- Citizenship: Australian
- Occupation: Motorsports Executive
- Employer: PremiAir Racing
- Title: Team manager

= Peter Vale (motorsport) =

Australian motorsports executive

Peter Vale is an Australian Formula One and motorsport mechanic and executive. He is currently the team manager for the PremiAir Racing Supercars Championship team.

==Career==
Vale began his career in Formula One in 1990 with Team Lotus, working as a mechanic until 1995. He then joined McLaren, initially serving as a Number 2 mechanic before being promoted to Number 1 mechanic for Mika Häkkinen. He was subsequently appointed chief mechanic of the McLaren test team, and in 2006 became chief mechanic of the race team, a position he held until the end of the 2011 season. In 2012 he transitioned into a broader organisational role as engineering coordinator, remaining with McLaren until 2013.

In 2014, Vale joined Williams Racing as team manager.

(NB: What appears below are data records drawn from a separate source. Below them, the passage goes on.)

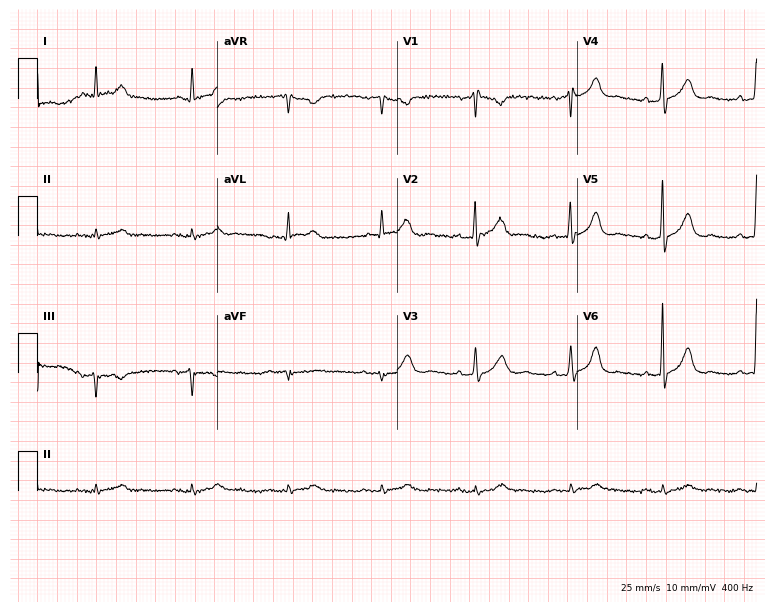
Electrocardiogram (7.3-second recording at 400 Hz), a 75-year-old male patient. Overall reading on record: normal ECG.
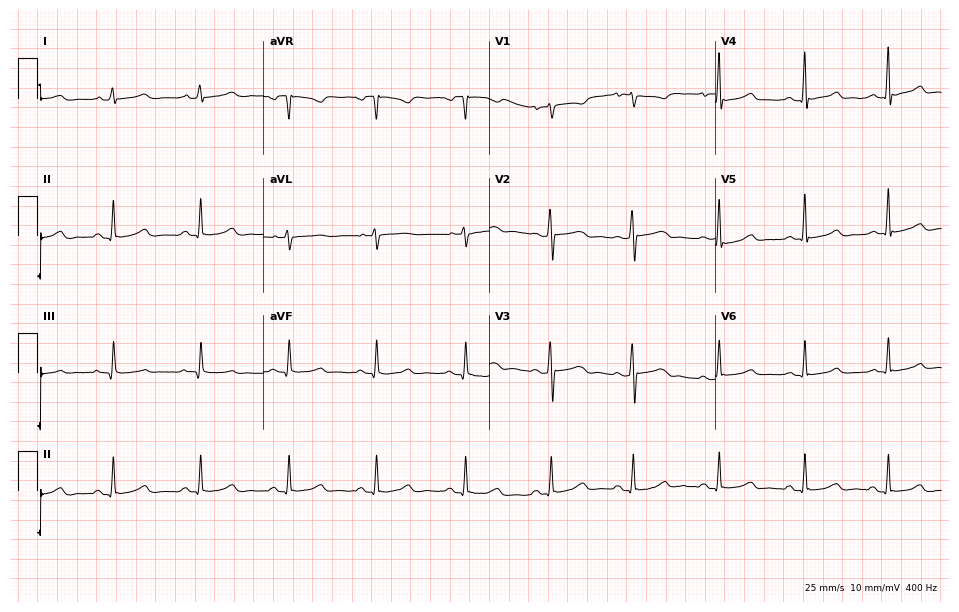
Resting 12-lead electrocardiogram (9.2-second recording at 400 Hz). Patient: a 37-year-old female. Read as a normal ECG.
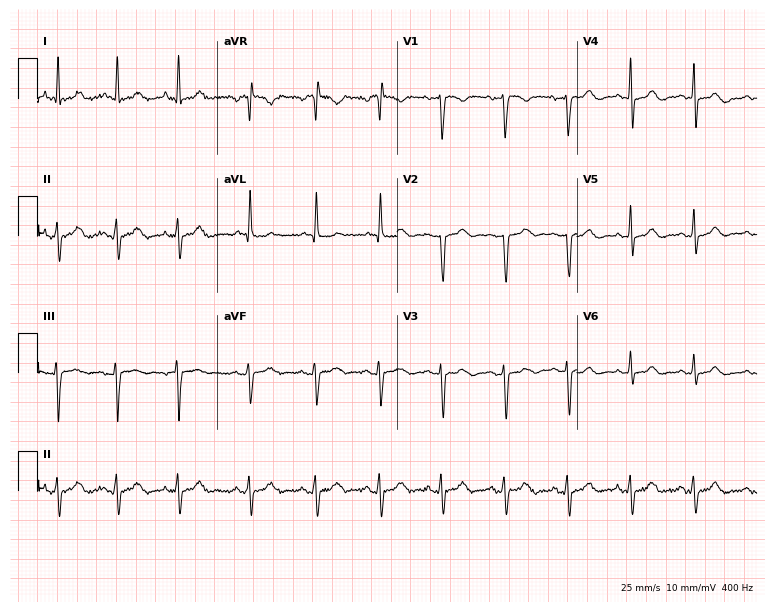
Standard 12-lead ECG recorded from a 49-year-old woman (7.3-second recording at 400 Hz). None of these six findings is recorded: first-degree AV block, right bundle branch block, left bundle branch block, sinus bradycardia, atrial fibrillation, sinus tachycardia.
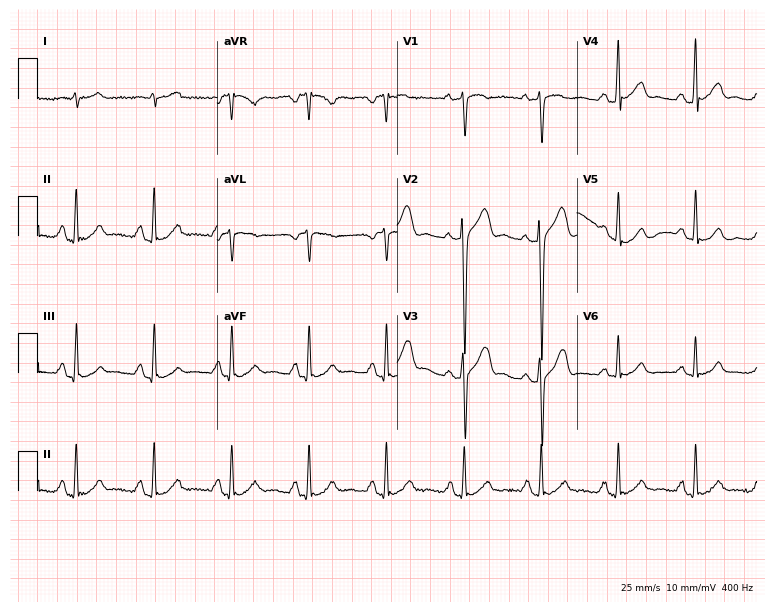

In this position, he was responsible for overseeing trackside operations, managing logistics and personnel coordination during race weekends, and acting as a key liaison between the team and the FIA on sporting and regulatory matters. The role also involved managing race-team procedures, operational compliance and overall event execution. Vale moved to Manor Racing in 2016, serving as chief mechanic and assistant team manager during the team’s final Formula One campaign.

After his Formula One tenure, Vale returned to Australia and joined Brad Jones Racing as team manager in the Supercars Championship, a role he held from 2017 to 2021. In 2022, he was appointed Team Principal of Matt Stone Racing, remaining in the position until 2025. In 2025, Vale joined PremiAir Racing as team manager.